Last year I predicted the Chiefs would trade up in the first round, specifically with the Patriots, because they had 12 total selections and there’s no way they were fitting 12 rookies on a Super Bowl caliber roster. Well this year the Chiefs have 10 picks and, once again, there’s no way they’re fitting 10 rookies on a Super Caliber roster.

Oh, and guess what? The Chiefs DID trade up last year with the Patriots. Let me know when you’re on my level.

Won’t be holding my breath.

Anyway, the trade details from last year are the Chiefs sent 29, 94, and 121 for 21, which is nearly identical to what this trade would be.

We know the Chiefs can use help at receiver and Smith-Njigba could easily go much higher than this. This will be the “how did the league allow this?” moment of the draft if it comes to fruition.
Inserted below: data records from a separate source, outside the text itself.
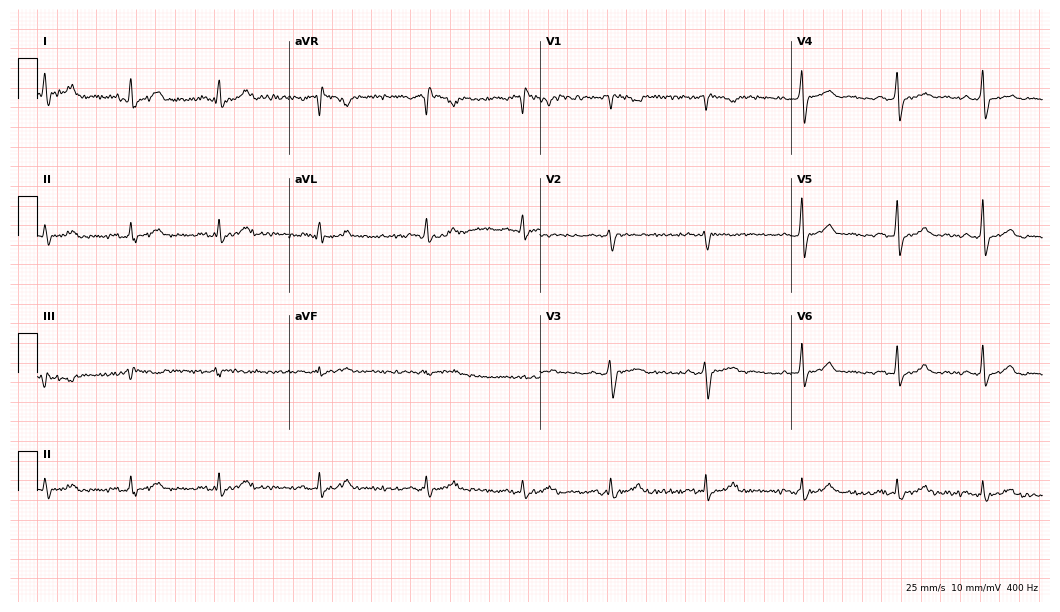
Standard 12-lead ECG recorded from a male, 33 years old (10.2-second recording at 400 Hz). None of these six findings is recorded: first-degree AV block, right bundle branch block, left bundle branch block, sinus bradycardia, atrial fibrillation, sinus tachycardia.
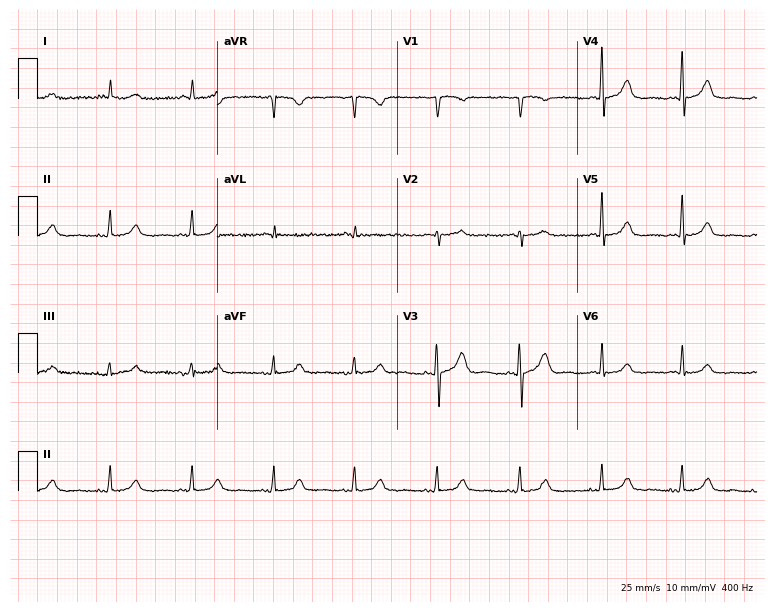
ECG (7.3-second recording at 400 Hz) — a 71-year-old female. Labelled as a normal ECG.
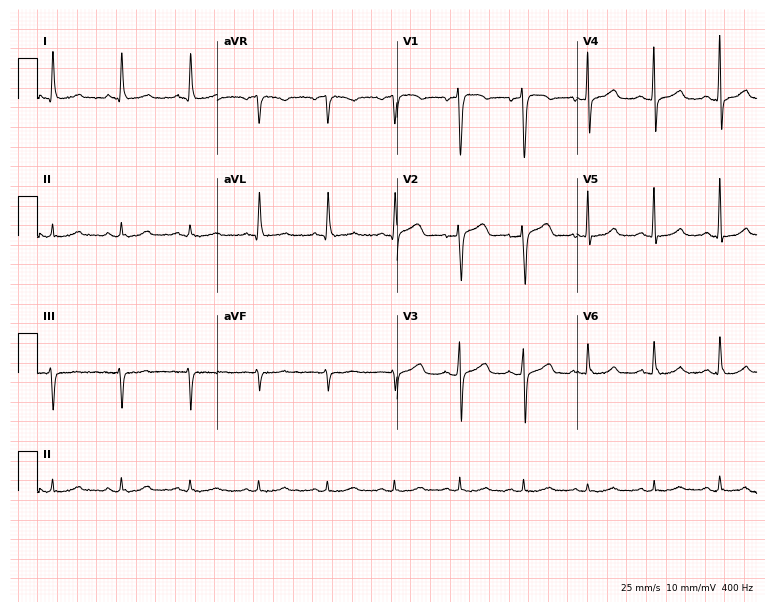
12-lead ECG (7.3-second recording at 400 Hz) from a female patient, 64 years old. Labelled as a normal ECG.
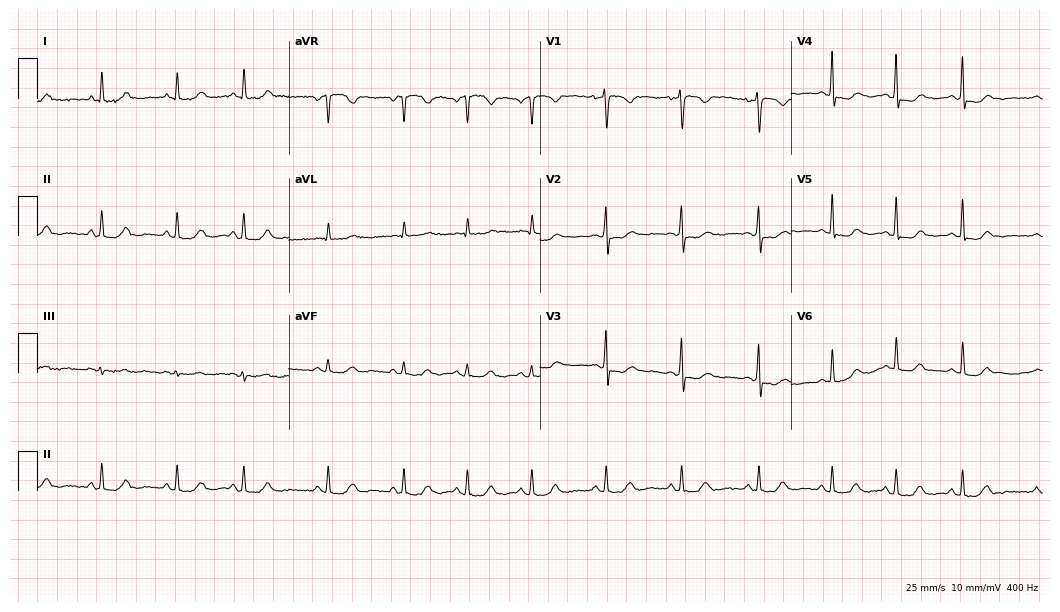
Standard 12-lead ECG recorded from a female, 36 years old (10.2-second recording at 400 Hz). Read as a normal ECG.
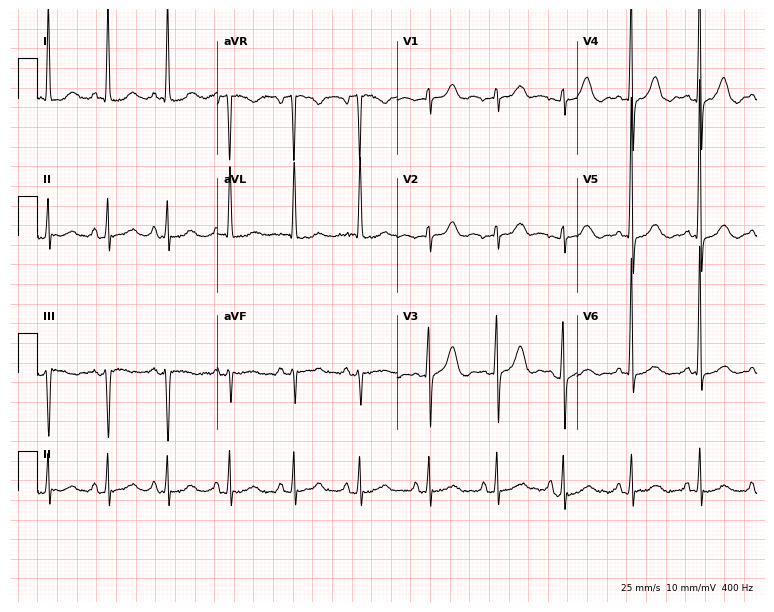
12-lead ECG (7.3-second recording at 400 Hz) from an 83-year-old female patient. Labelled as a normal ECG.
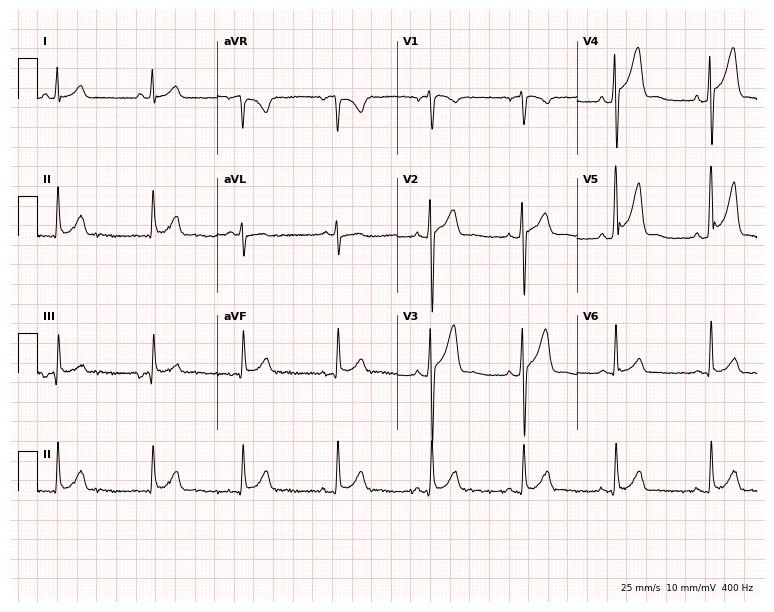
12-lead ECG from a man, 22 years old. No first-degree AV block, right bundle branch block (RBBB), left bundle branch block (LBBB), sinus bradycardia, atrial fibrillation (AF) or sinus tachycardia recorded for this tracing.
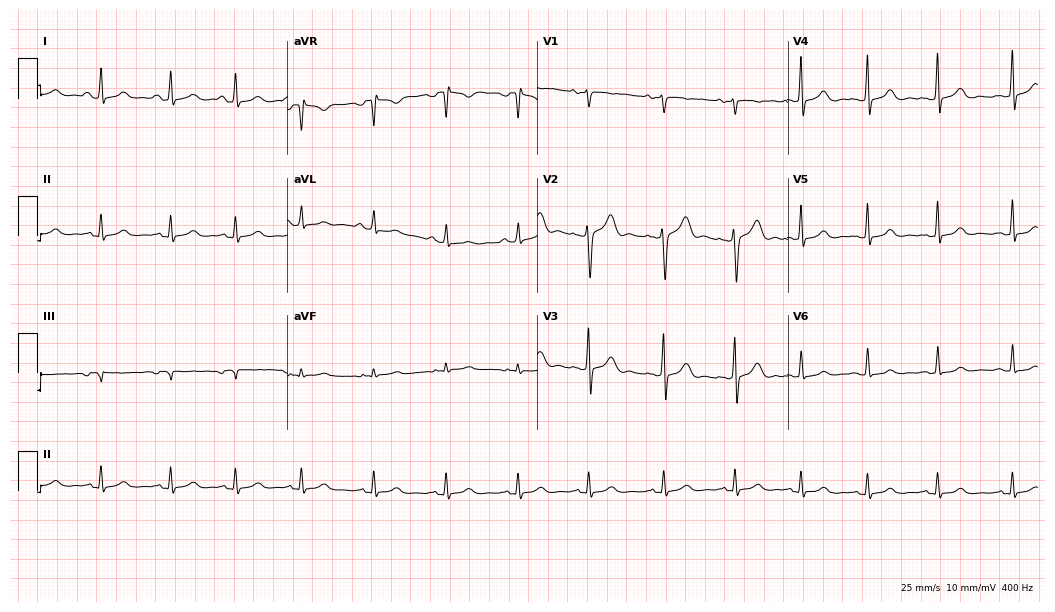
Standard 12-lead ECG recorded from a 17-year-old female patient (10.2-second recording at 400 Hz). Read as a normal ECG.
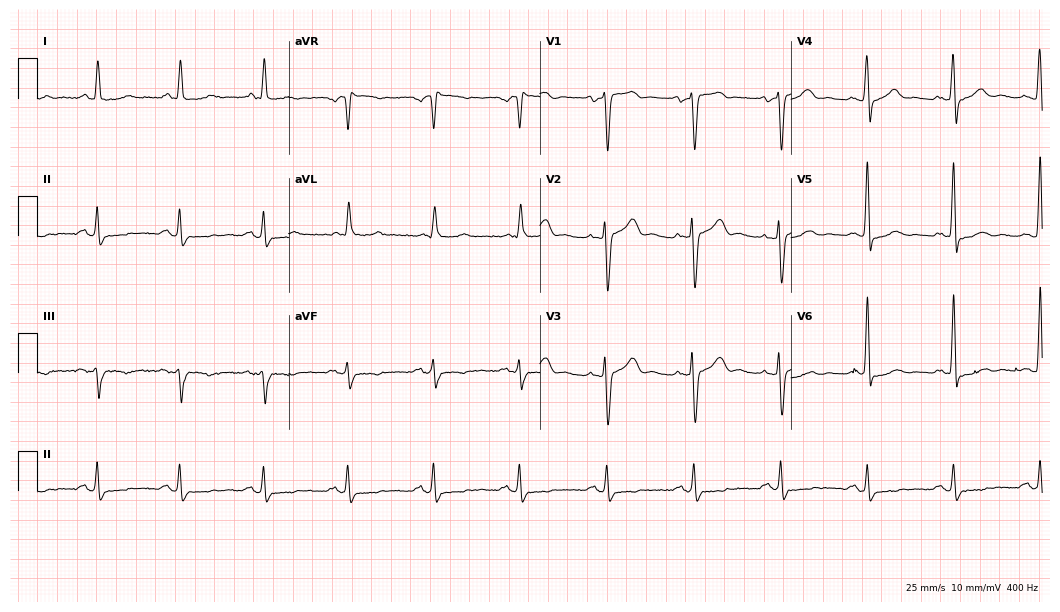
12-lead ECG from a male patient, 74 years old (10.2-second recording at 400 Hz). No first-degree AV block, right bundle branch block (RBBB), left bundle branch block (LBBB), sinus bradycardia, atrial fibrillation (AF) or sinus tachycardia recorded for this tracing.

#24 Jacksonville Jaguars – CB Kelee Ringo, Georgia

In each of the past two drafts Trent Baalke has over-drafted a freak athlete out of Georgia. Despite reaching on Tyson Campbell, Campbell has developed into a quality player and profiled similarly to Ringo. The jury is still out on Walker but the point is Baalke’s affinity for freak athlete’s is no secret. While Ringo never produced the best tape at Georgia despite his gifts, I don’t think Baalke will be able to pass on those gifts, especially given the need at the position.

#25 New York Giants – CB Cam Smith, South Carolina

Speaking of need at the position..

#26 Dallas Cowboys – DT Mazi Smith, Michigan

In Mel Kiper’s latest mock draft he said the Steelers might just take Mazi Smith over Kancey at 17 if they’re both there. What really caught my attention is that Smith’s range apparently starts at 17. Then Daniel Jeremiah said “Smith has generated a lot of buzz in personnel circles for his combination of athleticism and power,” and mocked Smith to Dallas himself. I’m not trying to just copy DJ’s pick, but it would appear the league is much higher on Smith than the media, and he does fit a need for Dallas.

#27 Buffalo Bills – WR Jordan Addison, USC

The Bills playoff loss really exposed two things; the lack of reliable receivers not named Diggs, and the defense apparently just falls apart without Von Miller. Jordan Addison is such an easy plug-and-play option he makes too much sense for a team chasing a Super Bowl.

#28 Cincinnati Bengals – TE Michael Mayer, Notre Dame

Speaking of easy plug-and-play options for Super Bowl chasers, Mayer would come in and immediately replace Hayden Hurts.

#29 New Orleans Saints (F/DEN/MIA/SF) – DT Bryan Bresee, Clemson

The Saints lost what feels like their entire defensive interior in free agency. I still think Bresee goes much higher than this but it’s difficult to find a spot for him. This would be a dream for New Orleans.

#30 Baltimore Ravens (F/DET/PHI) – Edge Felix Anudike-Uzomah, Kansas State

The Ravens have invested premium picks in pass rushers lately but have yet to get the desired result. Here’s another swing.

#31 Minnesota Vikings (F/KC) – CB Emmanuel Forbes, Mississippi State

Forbes sneaks into the first despite his 166 pound frame. He’s an absolute ball magnet and the Vikings desperately need help at corner.